I have three columns in my dataset. This is the list of restaurants that come under the category 'pizza'.This data was derived from the yelp dataset.There are three columns for each restaurant present. Latitude,Longitude,Checkins. I am supposed to build a model where I should be able to predict the coordinates(latitude,longitude) where I should start a new restaurant so that the number of checkins can be high. There are totally 4951 rows
checkins latitude longitude 0 2 33.394877 -111.600194 1 2 43.841217 -79.303936 2 1 40.442828 -80.186293 3 1 41.141631 -81.356603 4 1 40.434399 -79.922983 5 1 33.552870 -112.133712 6 1 43.686836 -79.293838 7 2 41.131282 -81.490180 8 1 40.500796 -79.943429 9 12 36.010086 -115.118656 10 2 41.484475 -81.921150 11 1 43.842450 -79.027990 12 1 43.724840 -79.289919 13 2 45.448630 -73.608719 14 1 45.577027 -73.330855 15 1 36.238059 -115.210341 16 1 33.623055 -112.339758 17 1 43.762768 -79.491417 18 1 43.708415 -79.475884 19 1 45.588257 -73.428926 20 4 41.152875 -81.358754 21 1 41.608833 -81.525020 22 1 41.425152 -81.896178 23 1 43.694716 -79.304879 24 1 40.442147 -79.956513 25 1 41.336466 -81.784790 26 1 33.231942 -111.721218 27 2 36.291436 -115.287016 28 2 33.641847 -111.995571 29 1 43.570217 -79.566431 ... ... ... ...
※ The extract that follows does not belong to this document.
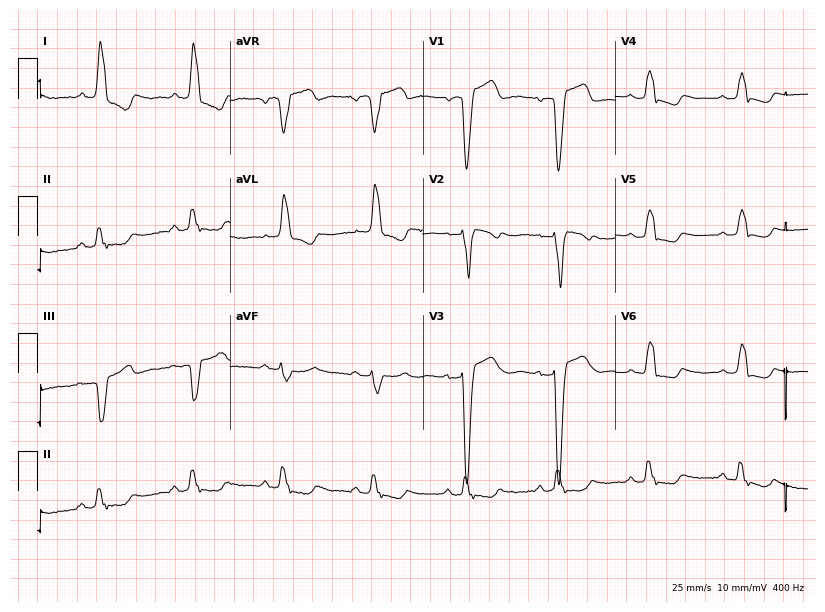
Standard 12-lead ECG recorded from a 74-year-old female. The tracing shows left bundle branch block.
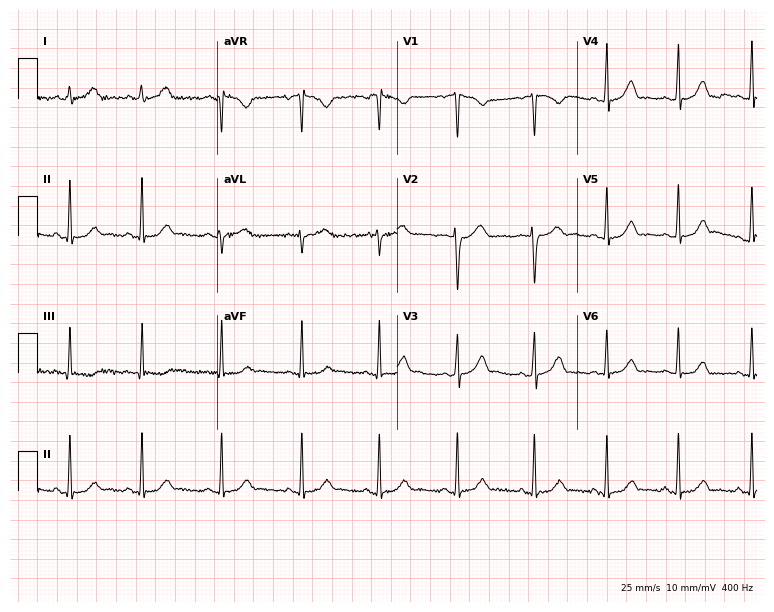
12-lead ECG from a female, 17 years old (7.3-second recording at 400 Hz). Recorded interpretation: within normal limits.

I tried to approach the problem with clustering using DBSCAN and ended with the following graph. But I am not able to make any sense of it. How do I Proceed further or how do I approach the problem in a different way to get my results?
import pandas as pd
from sklearn.cluster import DBSCAN
import numpy as np
import matplotlib.pyplot as plt
review=pd.read_csv('pizza_category.csv')
checkin=pd.read_csv('yelp_academic_dataset/yelp_checkin.csv')
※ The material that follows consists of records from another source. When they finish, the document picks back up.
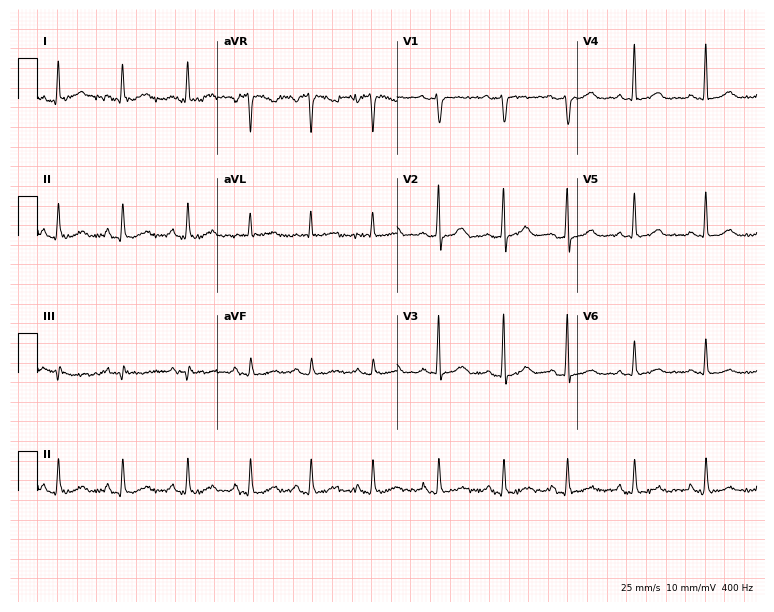
Resting 12-lead electrocardiogram. Patient: a female, 45 years old. None of these six findings is recorded: first-degree AV block, right bundle branch block (RBBB), left bundle branch block (LBBB), sinus bradycardia, atrial fibrillation (AF), sinus tachycardia.
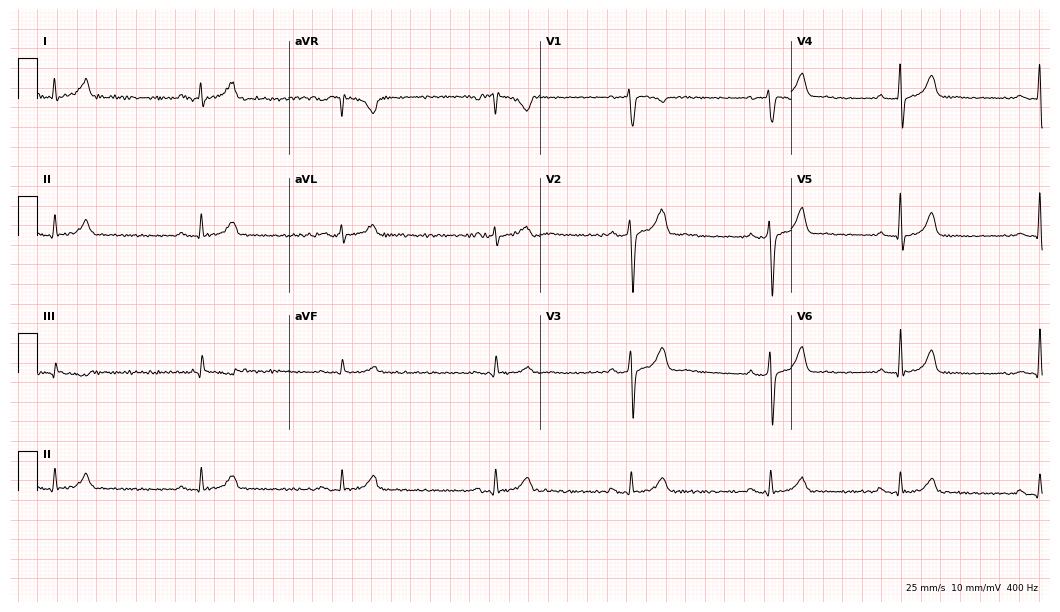
Standard 12-lead ECG recorded from a 43-year-old male (10.2-second recording at 400 Hz). The tracing shows first-degree AV block, sinus bradycardia (a sinus rate of 50 beats per minute or less).
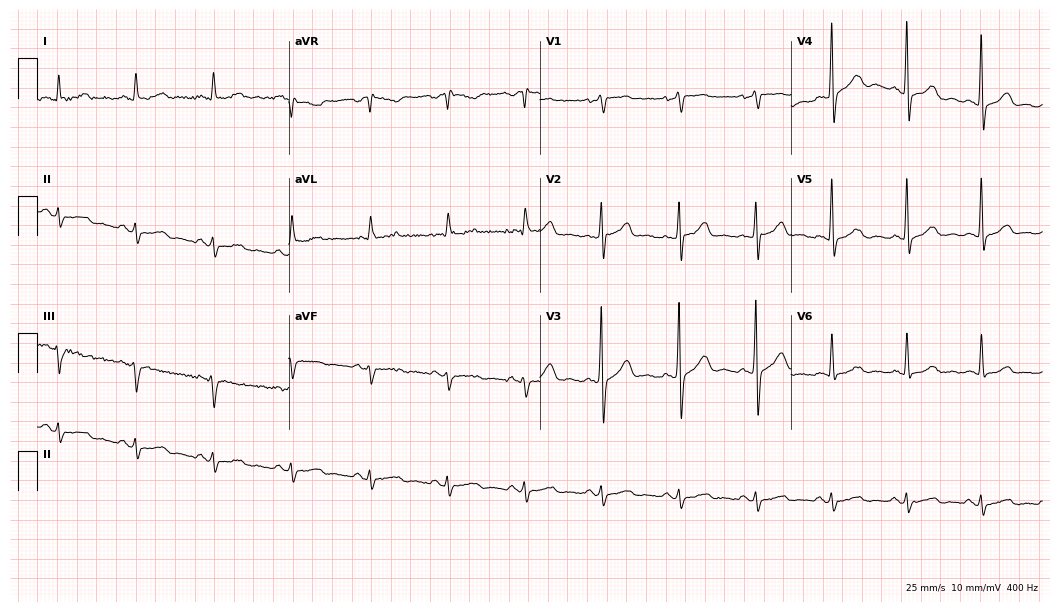
12-lead ECG from a man, 53 years old. Screened for six findings — first-degree AV block, right bundle branch block, left bundle branch block, sinus bradycardia, atrial fibrillation, sinus tachycardia — none is recorded.
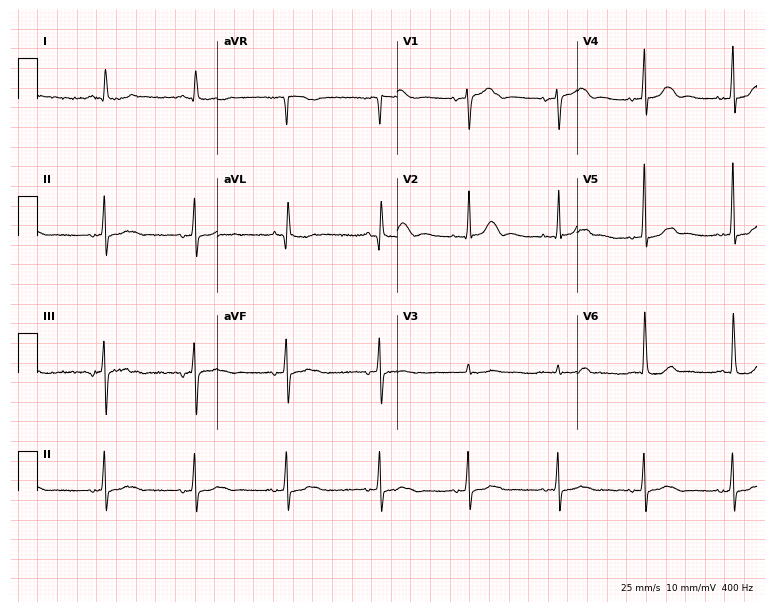
12-lead ECG (7.3-second recording at 400 Hz) from a female, 85 years old. Screened for six findings — first-degree AV block, right bundle branch block (RBBB), left bundle branch block (LBBB), sinus bradycardia, atrial fibrillation (AF), sinus tachycardia — none is recorded. Other findings, if any, are not listed.
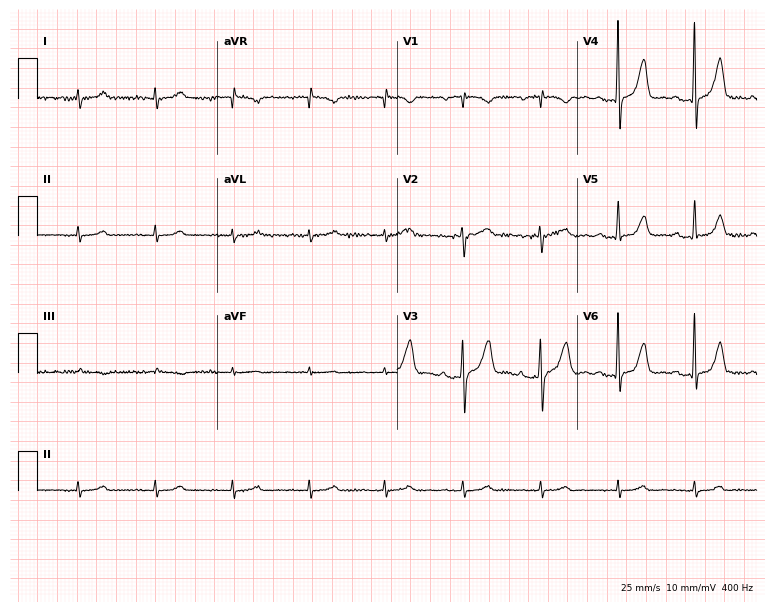
Standard 12-lead ECG recorded from a 78-year-old female patient. Read as a normal ECG.

final=pd.merge(review,checkin,on='business_id',how='inner')
final.dropna()
final=final.reset_index(drop=True)
X=final[['checkins']]
X['latitude']=final[['latitude']].astype(dtype=np.float64).values
X['longitude']=final[['longitude']].astype(dtype=np.float64).values
print(X)
arr=X.values
db = DBSCAN(eps=2,min_samples=5)
y_pred = db.fit_predict(arr)
plt.figure(figsize=(20,10))
plt.scatter(arr[:, 0], arr[:, 1], c=y_pred, cmap="plasma")
plt.xlabel("Feature 0")
plt.ylabel("Feature 1")
This is not a clustering problem.
What you want to do is density estimation, where you estimate density based on previous check-in frequencies.